# Can an OP have a thread closed.



## boyblue (Jul 8, 2005)

If I am the OP and I ask that a thread be closed, what happens then?  Does the administrator take my request under advisement or is he/she obligated to close the thread?

How does that work?


----------



## TTom (Jul 8, 2005)

I don't know that there is an "official" policy on closing threads.

However, as a Moderator, I would tend to honor the OP's request, unless there was valuable information and discussion ongoing about the topic.  I would not make a decision based solely on the interests of the OP.  

Others might act differently.  There is a lot of latitude given to the Moderators.

Tom


----------



## boyblue (Jul 8, 2005)

Actually I was just wondering if PatH wanted, could she stop that runaway thread over in the lounge.

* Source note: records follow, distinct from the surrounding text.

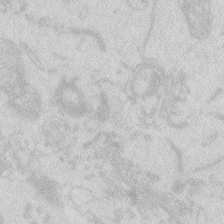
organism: Zebrafish
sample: Macrophage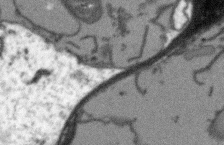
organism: Arabidopsis thaliana
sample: Root tip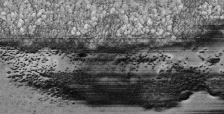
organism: Tetrahymena
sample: Cilia in tetrahymena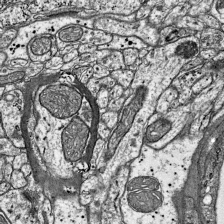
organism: Mouse
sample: Visual Cortex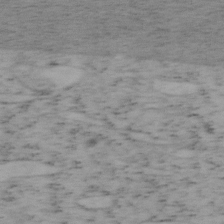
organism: Mouse
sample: OT-I killer T cells with ID8 ovarian cancer cells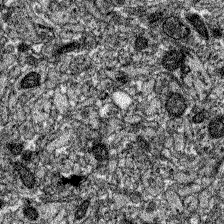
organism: Zebrafish
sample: Larval olfactory bulb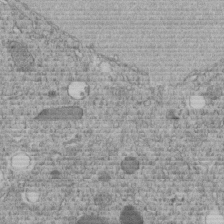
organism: C. elegans
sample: C. elegans embryo early stage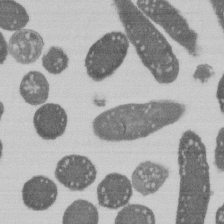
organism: E. coli
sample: Bacterial nucleoid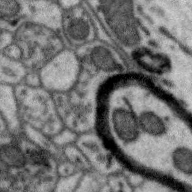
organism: Zebra finch
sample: Brain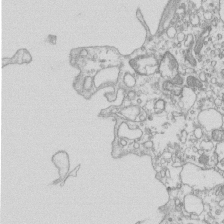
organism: Mouse
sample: Macrophages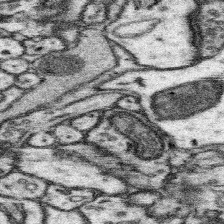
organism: Mouse
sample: Somatosensory cortex neuropil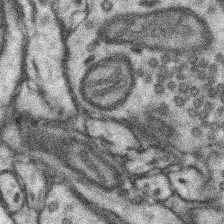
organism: Mouse
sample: Somatosensory cortex neuropil

Another question, is it ok to use color?  I was tempted to use it from the new BBS started but no one else was using it so I refrained.  Today I saw Fern use it in a post so I followed suit.


----------



## Keitht (Jul 9, 2005)

Just a personal view on the question of using colour.  I find the black text much easier to read.  The occasional use of colour as emphasis is OK.  I'm far more interested in content than design.  As I already said, just a personal view.


----------



## Sydney (Jul 9, 2005)

Blue on blue is a bit hard to read.


----------



## Elli (Jul 9, 2005)

I agree with Keith - black text is much easier to read.

Elli


----------



## Cotswolder (Jul 10, 2005)

I also agree.
The black text is far better to read.
Occasional use of colour for emphasis is OK


----------